Norwegian plans could bolster covered quality, but spring supply surprise

Jan 10th, 2013

Florian Eichert, senior covered bond analyst, Crédit Agricole CIB, explores how Norwegian regulatory initiatives could affect Norwegian covered bonds and affect supply dynamics in 2013. 

A lot of ink has already been spilled on the announcement by the Norwegian FSA in October that covered bond issuance could potentially be limited.

The FSA (Finanstilsynet) acknowledged the positive role covered bonds play, but stated that it was becoming concerned about asset encumbrance and also about the role covered bonds were playing in fuelling the housing boom in the country.

In general, while regulators are doing everything they can these days to make covered bond products stronger, they are beginning to try to move issuers away from relying solely on the funding provided by covered bonds and to save some firepower for worse times. This is a bit schizophrenic, as the introduction of bail-ins for senior unsecured debt played a big part in shifting the focus onto covered bonds in the first place — but this is not the place to get into a lengthy discussion about this.

In any case, on 19 December the Norwegians added to their asset encumbrance comments from October by suggesting higher risk weights for mortgages and proposing a strengthening of their covered bond product.

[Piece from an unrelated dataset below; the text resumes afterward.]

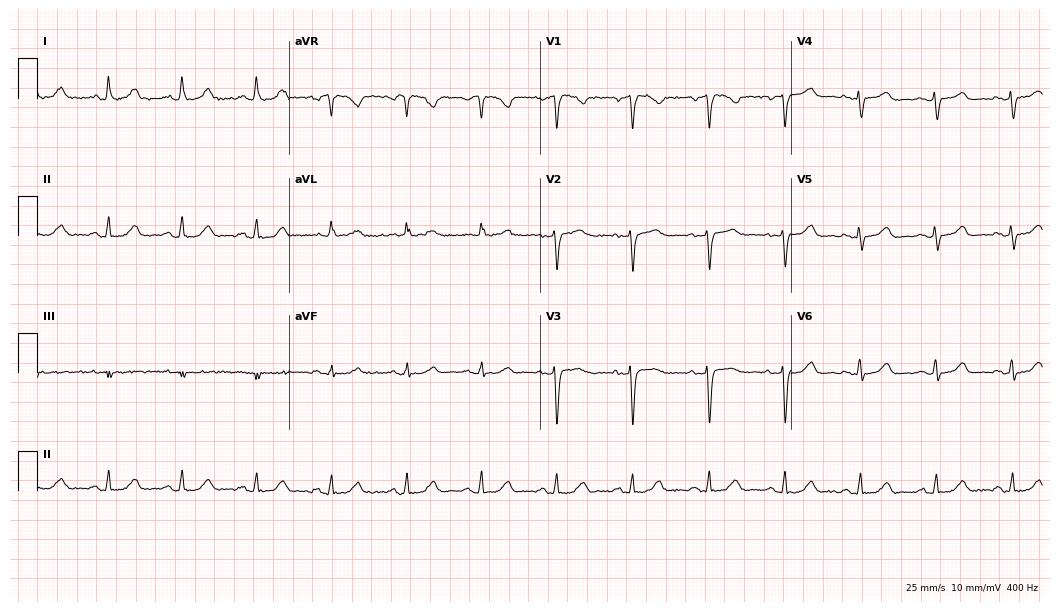
Resting 12-lead electrocardiogram (10.2-second recording at 400 Hz). Patient: a 59-year-old woman. None of these six findings is recorded: first-degree AV block, right bundle branch block, left bundle branch block, sinus bradycardia, atrial fibrillation, sinus tachycardia.

Both comments fit perfectly into this picture — make the product stronger but try to avoid an overreliance on it as a funding source.

Plan to grant covered bond issuers access to central bank liquidity

On 19 December, the Norwegian Ministry of Finance asked the Norwegian FSA and the Norwegian central bank to consider granting Norwegian covered bond issuers a limited banking licence. Up until now, the so-called Boligkreditts have only had a licence as a credit institution.

Something that doesn’t sound like much — or like something that could only get analysts excited and not people with a life — is in fact a rather significant change:

If the status change were to be approved, the Boligkreditts would gain access to central bank liquidity, which is something they currently do not have.

Moody’s has already commented on the proposal, saying that this additional option for generating liquidity would “increase the likelihood of timely payment for covered bond holders”.

We do not see how this change could be enough to improve Norwegian Timely Payment Indicators even further as most already have TPIs of “high”. The exception to this is DNB with a TPI of “probable”, so it could be of help here.

Irrespective of TPI considerations, it would be a clear positive for Norwegian covered bond structures, however, as it would reduce liquidity risk.

Plan to raise risk weights for mortgages to as high as 35%

One of the concerns that the FSA highlighted in October was that overreliance on covered bonds at very attractive funding levels was leading to an over-concentration of Norwegian banks’ assets in mortgage lending, which in turn has been further fuelling the housing markets.

Limiting covered bond issuance was one way they discussed dealing with this concern. Even back in October, however, they stated that introducing hard covered bond issuance limits would have to be done in a way that did not undermine the established market.

Looking at the more recent comments from the Ministry of Finance, it seems to be beginning to take a slightly different approach to reach the same goal now. The Norwegians have started to discuss introducing risk weight floors for mortgage loans, which could go as high as 35%. In this respect Norway is following in the footsteps of Sweden, which recently introduced a floor of 15%. Norwegian banks typically use mortgage loan risk weights of around 10%-15% these days (according to Reuters, DNB used a risk weight of 12.8% at the end of 2011), so introducing 35% would mean that banks would need significantly more capital to back mortgage loans.

While this approach also tries to cool down the housing market and to channel lending activities away from mortgage lending into other markets such as SME lending, it does not affect funding plans for Norwegian issuers in the short run. It is a capital issue.

Bottom line for now?

Should the plans to turn Norwegian covered bond issuers into banks become reality this would reduce liquidity risk in Norwegian covered bond structures and improve the quality of Norwegian covered bonds. We doubt that it could push spreads even tighter from their current tight levels, however, should it be implemented.

At the same time, the fact that Norway seems to be turning its focus away from issuance limits and funding strategies to slow down its mortgage and housing markets towards increasing risk weights and hence capital could pose a slight risk for spreads.

We wrote in our covered bond issuance outlook for 2013 that the main risk for spreads in core sectors does not lie in, for example, deteriorating fundamentals in housing markets. The market is too squeezed at this point and will continue to be squeezed for this to become a significant factor (even though it should be, in an ideal world).

The main risk factor is covered bond issuance well exceeding issuance expectations by the market. And, while Norway was by far the most active Nordic country last year, many market participants expect significantly less activity in 2013 and a bigger focus on senior unsecured deals. Taking into account the latest comments from the Norwegian authorities, in 2013 issuers could focus to a greater extent on covered bonds for their wholesale funding than is commonly expected by many at the moment.